“Vendo-se iludido pelos magos, enfureceu-se Herodes grandemente e mandou
matar todos os meninos de Belém e de todos os seus arredores, de dois anos para
baixo, conforme o tempo do qual com precisa se informara dos magos.” – Mateus
2.16
A beleza da narrativa sobrenatural sobre os eventos do nascimento
de Jesus quase escondem a tragédia das crianças vitimadas por Herodes. O
paradoxo do Natal, nascimento e morte, morte e nascimento, não deve ser visto
como uma coisa oposta a outra, embora esta ideia não esteja definitivamente
afastada. É uma questão de pano de fundo onde a malignidade atinge um grau de
bestialidade tal que vai além do limite da possibilidade de compreensão.

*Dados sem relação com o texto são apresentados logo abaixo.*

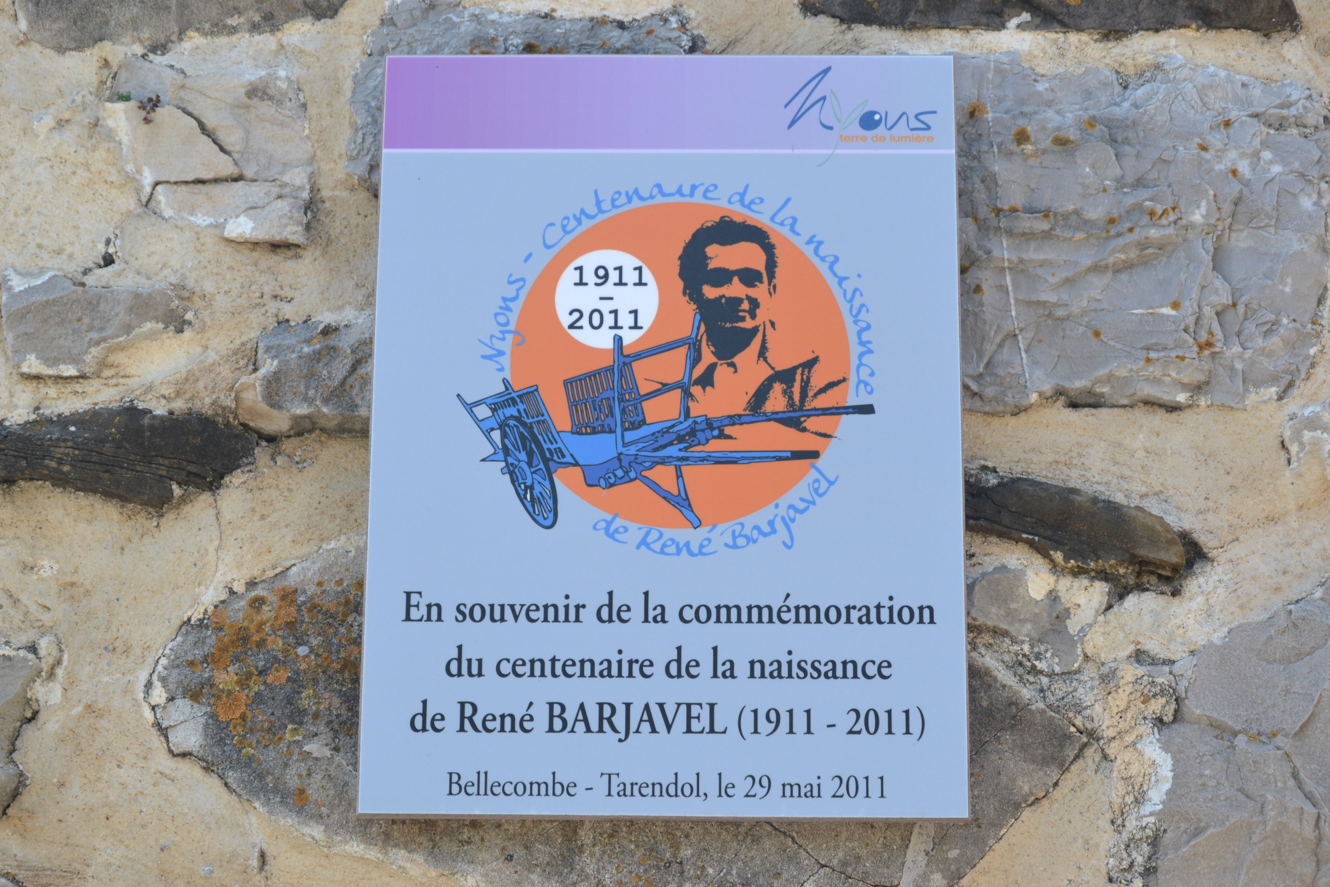 plaque en hommage de René Barjavel

Ao mesmo tempo, a poesia da vida que nascia, em forma de liberdade e perdão,
também extrapolava a possibilidade do entendimento humano no inconceito do que
é chamado de Graça. Daí você me pergunta, onde afinal estava Deus que não fez
nada em defesa dos inocentes, e daí eu também respondo, que a malignidade do
coração humano aparece no texto e na história como registro superlativo, a
ponto de fazer o que fez, sem dó ou piedade, dando assim vazão à perdição
irrecuperável da condição humana. A morte dos inocentes foi, antes de tudo, um
exagero e aberração da falta de sentido.
O nascimento de Jesus é ameaçador e deflagra a morte por conta do inexplicável
medo que tomara conta de Herodes. Não iria acontecer nada em seu tempo. Herodes não
viveria o bastante pra ver o que significaria a estrela, o menino e Belém. Nada
sabia sobre profecias, promessas e salvação. Só entendia de morte e impiedade
absoluta. Coisas do coração humano, que geraram pavor e dor, consternação e
impotência dos oprimidos, e o lamento espraiou-se sem fim (Mateus 2.17,18),
choro e perda inconsolável. Tudo isso fazia a luz de Jesus ser mais luz, o
perdão, mais perdão ainda, e a necessidade de misericórdia, mais misericordiosa
ainda, e a esperança, mais esperançosa ainda. Tudo no superlativo, pois só um
superlativo de vida é capaz de enfrentar o superlativo da morte e da miséria
humana; superá-lo e assim tornar o paradoxo apenas aparente, mas sem eliminar a
dor da perda, nem ocultar a tragédia humana, quando esta acredita ter o poder e
a capacidade de controlar a história.
E foi neste contexto que Jesus nasceu.